Legendre Spectral Collocation Technique for Advection Dispersion Equations Included Riesz Fractional

Abstract

The advection–dispersion equations have gotten a lot of theoretical attention. The difficulty in dealing with these problems stems from the fact that there is no perfect answer and that tackling them using local numerical methods is tough. The Riesz fractional advection–dispersion equations are quantitatively studied in this research. The numerical methodology is based on the collocation approach and a simple numerical algorithm. To show the technique’s performance and competency, a comprehensive theoretical formulation is provided, along with numerical examples.

1. Introduction

As approximated strategies for addressing differential equations, many numerical techniques, global or local, were listed.
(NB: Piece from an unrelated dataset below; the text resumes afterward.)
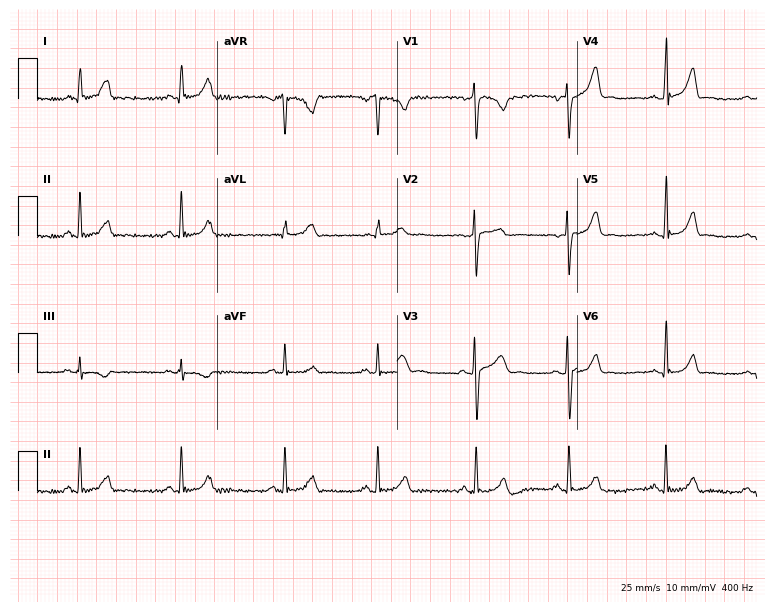
Standard 12-lead ECG recorded from a woman, 21 years old (7.3-second recording at 400 Hz). Read as a normal ECG.

Local techniques provide numerical answers for specific places, whereas global methods provide solutions for the whole domain. Using finite difference techniques, the numerical approximations for differential equations [1,2,3,4] are provided at certain places. While finite element approaches [5,6,7] split the whole interval into sub-intervals and provide an approximate solution in them. Because of their ability to solve problems with infinite or finite domains [8,9], spectral techniques have recently received the most attention for dealing with various forms of differential and integral equations [10,11,12]. The major benefits of spectral approaches are their fast convergence (exponential rate) and excellent accuracy level [13,14,15,16].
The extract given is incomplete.